Text Mining Analysis for Public Policy
Course overview
This module will explore how to gather and mine texts for policy analysis and evaluation. Goods, services and even people are subject to continuous evaluation online, and the same is true for public policies. Today governments are increasingly using e-participation tools that allow citizens to express their opinions on specific programmes and to play an active role in decision-making. As a result, huge amounts of useful information are now available on the internet in text form.
We will explain how to scrape websites to retrieve this information and share different analysis techniques that will equip you to answer policy analysis and evaluation questions. Moreover, we will go through methods such as Optimal Character Recognition to extract digitalised text data from physical printed documents.

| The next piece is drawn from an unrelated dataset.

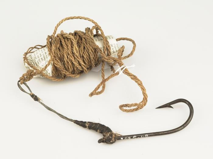 Visgerei. Vislijn van murisi-touw met ijzeren weerhaak

What does this course cover?
Week 1
The first week will provide an overview of coding in general. This module provides students with important hard digital skills, introducing them to one of the most used community-based software packages in policy analysis: R. Despite the differences between the languages of different software packages used in policy analysis (eg R, Stata, Python), some concepts are common to these languages, such as the “if” function, loops and so on. The main functions students learn will be pave the way to learn other languages, such as Python, SQL and other more complicated languages.
Week 2
The second class will focus on data gathering: how data may be gathered and imported from the internet. This will introduce policymakers to web harvesting techniques in R. We will first discuss legal, ethical and technical considerations for scraping data on the internet. We will then study the structure of HTML pages and see the main features that are useful when doing web scraping. Finally, we will go through the main R packages and functions for web scraping and we will apply them to hands-on case studies.
Week 3
In the final week we will show how R can be used to visualise and analyse text as data. We will start with text pre-processing and some descriptive text features such as length, N-grams and so on. We will them cover the basic supervised and unsupervised approaches to text analysis: sentiment analysis, scaling techniques, topic modelling etc. We will finally go through the R packages and functions for these techniques and apply them to hands-on case studies.
What will I achieve?
Learning outcomes of this module are the following:
- To demonstrate a sophisticated grasp of concepts of coding, especially the application of coding in R for the use of complex policymaking
- To demonstrate the critical ability to undertake web scraping and text analysis in R
- To acquire the skills to critically assess web data in the context of writing policy proposals
- To have an advanced understanding of the application of data processes to the context of problem-solving in a critical way
- To learn basic concept of coding (which in future can be applied to any coding language)
- To learn specific software packages, such as R
Who will I learn with?
Senior Lecturer in Public Policy
Who is this for?
This short course is for mid-career professionals. Standard entry requirements are a 2:1 degree plus 3 years of relevant work experience. Applicants without a 2:1 or higher degree are welcome to apply and typically require 5+ years of relevant work experience.
How will I be assessed?
One written assignment, plus participation in webinars and discussion forums.
Our modules offer high levels of interaction with regular points of assessment and feedback. Each four week module is worth five Master's level academic credits and includes three webinars with a King's lecturer and peer group of global professionals.
What is the teaching schedule?
Format: Fully online, plus 3 x 1-hour weekly webinars
This module has been designed specifically for an online audience. It uses a range of interactive activities to support learning including discussion forums, online readings, interactive lectures videos and online tutorials.